Items from a data source:
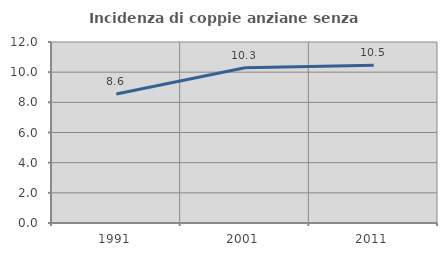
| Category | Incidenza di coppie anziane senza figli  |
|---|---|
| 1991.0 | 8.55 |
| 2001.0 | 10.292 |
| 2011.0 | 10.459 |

--

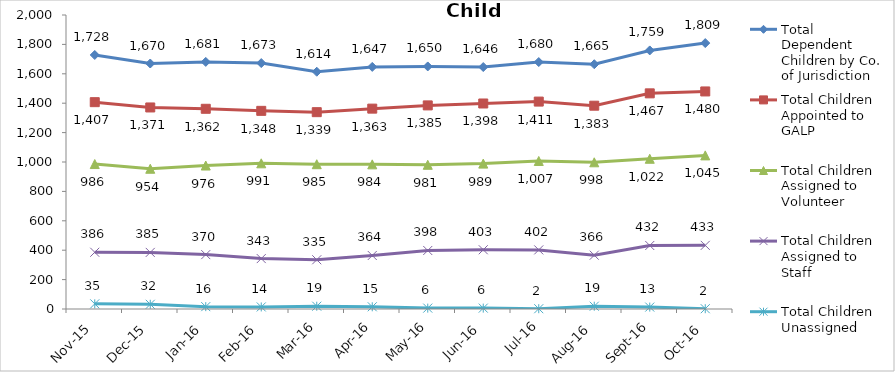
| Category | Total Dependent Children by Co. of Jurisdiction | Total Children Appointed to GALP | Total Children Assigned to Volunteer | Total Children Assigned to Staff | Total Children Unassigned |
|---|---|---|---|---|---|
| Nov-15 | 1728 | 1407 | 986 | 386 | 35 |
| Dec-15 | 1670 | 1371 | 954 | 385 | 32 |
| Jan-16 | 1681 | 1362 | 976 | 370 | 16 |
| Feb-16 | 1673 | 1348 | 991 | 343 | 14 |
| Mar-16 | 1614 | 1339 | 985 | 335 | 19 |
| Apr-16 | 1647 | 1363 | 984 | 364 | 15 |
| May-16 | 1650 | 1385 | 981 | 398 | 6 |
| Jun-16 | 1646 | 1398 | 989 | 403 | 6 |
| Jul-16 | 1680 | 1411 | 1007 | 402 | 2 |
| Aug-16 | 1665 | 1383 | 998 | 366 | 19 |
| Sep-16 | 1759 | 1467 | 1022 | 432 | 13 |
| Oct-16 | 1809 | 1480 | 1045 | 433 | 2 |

> **Prompt**: Above are several records. Count the lines among them that contain "Category" and give only the total.

> **Task result**: 2